A couple of years ago, while working on my master’s degree, I was a teaching assistant for a first-year Java programming course. For one of the labs, I was given the lab material which was to be on the topic of stacks and using linked lists to implement them. I was also given the reference “solution”. This is the solution Java file I was given, almost verbatim (I removed the comments to save some space):

import java.util.EmptyStackException;
import java.util.LinkedList;

public class LabStack<T> {
    private LinkedList<T> list;

    public LabStack() {
        list = new LinkedList<T>();
    }

    public boolean empty() {
        return list.isEmpty();
    }

    public T peek() throws EmptyStackException {
        if (list.isEmpty()) {
            throw new EmptyStackException();
        }
        return list.peek();
    }

    public T pop() throws EmptyStackException {
        if (list.isEmpty()) {
            throw new EmptyStackException();
        }
        return list.pop();
    }

    public void push(T element) {
        list.push(element);
    }

    public int size() {
        return list.size();
    }

    public void makeEmpty() {
        list.clear();
    }

    public String toString() {
        return list.toString();
    }
}

You can only imagine my confusion looking at the reference solution, trying to figure what the point of the LabStack class was, and what the students were supposed to learn from the utterly pointless exercise of writing it. In case it’s not painfully obvious what’s wrong with the class, it’s that it does absolutely nothing! It simply passes calls through to the LinkedList object it instantiates. The class changes the names of a couple of methods (e.g. makeEmpty instead of the commonly used clear), which will only lead to user confusion. The error checking logic is completely unnecessary since the methods in LinkedListalready do the same (but throw a different exception, NoSuchElementException, yet another possible source of confusion). To this day, I can’t imagine what was going through the authors’ minds when they came up with this lab material. Anytime you see classes that do anything similar to the above, reconsider whether they are really needed or not.

Update (May 23rd, 2015): There were interesting discussions over whether the LabStack class example above is a good example or not on Hacker News as well below in the comments. To clarify, I picked this class as a simple example for two reasons: firstly, in the context of teaching students about stacks, it is (almost) completely useless; and secondly, it adds unnecessary and duplicated code with the error-handling code that is already handled by LinkedList.
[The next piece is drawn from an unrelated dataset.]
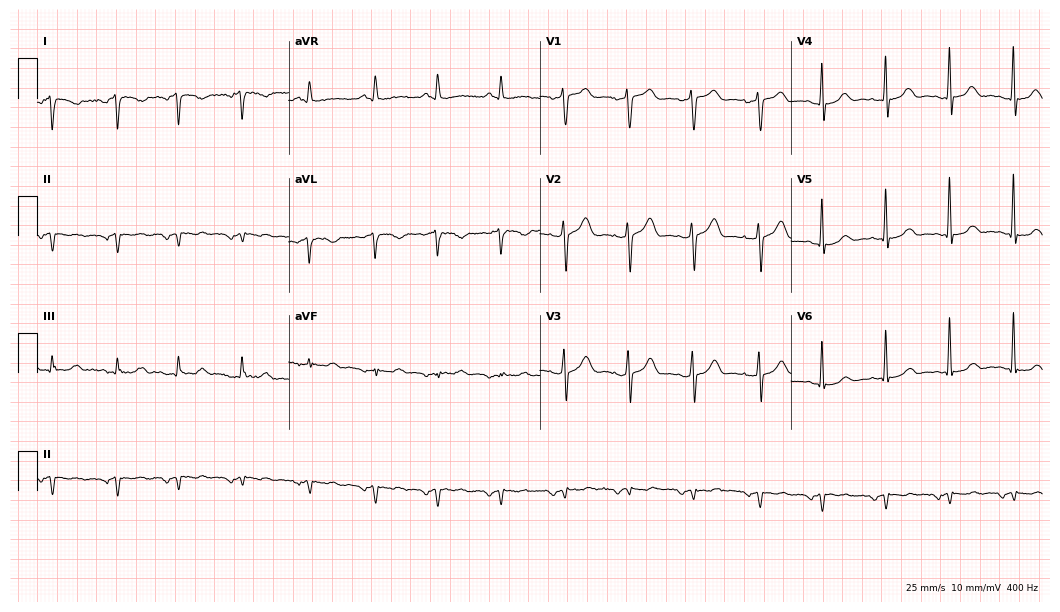
Resting 12-lead electrocardiogram. Patient: a 76-year-old female. None of these six findings is recorded: first-degree AV block, right bundle branch block (RBBB), left bundle branch block (LBBB), sinus bradycardia, atrial fibrillation (AF), sinus tachycardia.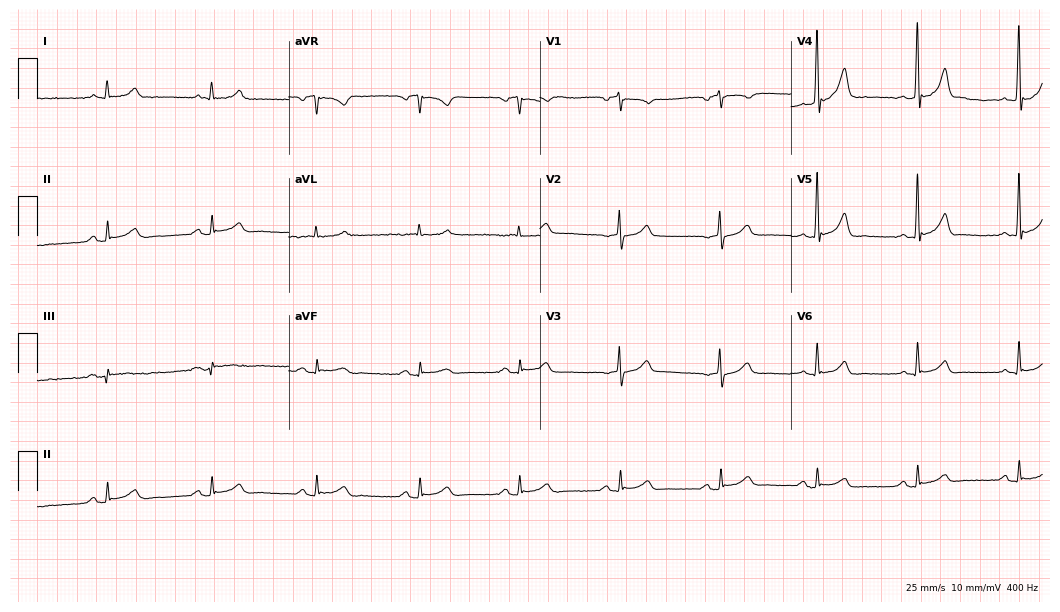
Standard 12-lead ECG recorded from a 45-year-old male patient. Read as a normal ECG.

I would agree that in other contexts, such classes can be useful but even in those cases, duplicating the error checking and throwing a semi-deprecated exception instead of the standard one and renaming methods to less-commonly-used names would be bad practice.

The tricky part

The advice here at first glance looks to be in direct contradiction of the advice in “Fear of Adding Classes”. It’s important to know when classes perform a valuable role and simplify the design, instead of uselessly increasing complexity with no added benefit.

tl;dr

Avoid classes with no real responsibility.